Democracy is severely undermined by political violence and the targeting of opposition members, whistle-blowers, activists, employees of state-owned enterprises, corruption investigators and local councillors. The consequences for accountability, governance, and service delivery are devastating, and have led to a collaborative form of criminal governance in local government.

“Proactive measures are therefore needed to prevent the kind of stagnation that surrounds the implementation of recommendations made in response to commissions of inquiry, due to a lack of resources or the absence of political will,” says GI-TOC.

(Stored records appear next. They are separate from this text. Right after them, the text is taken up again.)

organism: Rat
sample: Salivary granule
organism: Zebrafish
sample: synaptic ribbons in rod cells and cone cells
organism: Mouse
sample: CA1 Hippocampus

Furthermore, says GI-TOC, a clear, holistic, strategic, and innovative plan must be formulated to tackle organised crime in general and targeted killings in particular. The strategy should be guided by the following recommendations, which should supplement those of the Moerane Commission established in 2016 to investigate political murders in KZN, previous analytical reports, and the 2019 SALGA report on violence in local government:

  • Target the pools of readily available contract killers, whether in the taxi industry or criminal gangs, focusing on the main provinces where they are recruited, such as KZN.
  • Establish mechanisms to detect individuals at risk of assassination, by identifying high-risk professions – for example, auditors investigating particularly sensitive financial transactions. Identifying at-risk individuals means support and security can be more efficiently provided to those individuals, reducing their level of risk.

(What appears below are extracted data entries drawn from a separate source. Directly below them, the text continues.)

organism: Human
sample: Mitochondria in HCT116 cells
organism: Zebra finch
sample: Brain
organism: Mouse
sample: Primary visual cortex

  • Emphasise a multi-sectoral approach, with specialised teams within the National Prosecuting Authority to prosecute cases; a dedicated and anonymised hotline for civil society to provide information and report threats, which are then immediately dealt with by dedicated staff; and teams of trusted investigators who work exclusively on assassination cases.
  • Focus law enforcement efforts on targeting criminal masterminds for arrest and prosecution, through more robust investigative work. This could be achieved by law enforcement agencies working with financial institutions to trace electronic payments made to hitmen, and by using call tracing technology.
  • Improve collaboration between law enforcement and prosecutors. Prosecutors, for example, can use plea deals to uncover the identities of masterminds where they are known, an option not available to law enforcement officials, who only investigate and do not prosecute.
  • Launch an independent investigation into the awarding of tenders and subcontracts to criminally linked companies, and blacklist any companies connected to corrupt councillors, to ensure that an honest foundation for local government can be built.
  • Decentralise administrative power and processes to mitigate against corruption in municipalities and state-owned enterprises. These should be separated into stages so that no one person or group can control outcomes across them. The current centralisation of municipal power has facilitated targeted killings through favourable regulatory decisions, and the awarding of contracts to companies owned by corrupt politicians or their associates.
  • Understand political violence as more than an isolated phenomenon and acknowledge its complex intersections with other illicit markets, such as the taxi industry and organised criminal gangs. In this way, authorities can adopt more effective strategies to dismantle criminal networks, improve law enforcement efforts and work towards a safer and more secure society.
  • Target organised crime more broadly by recognising its intersection with the phenomenon of assassination. While the commercial market for violence in South Africa undoubtedly contributes to the high overall crime rate, targeted killings are linked to other organised criminal economies, so what works in addressing the scourge of organised crime should also help to reduce targeted killings.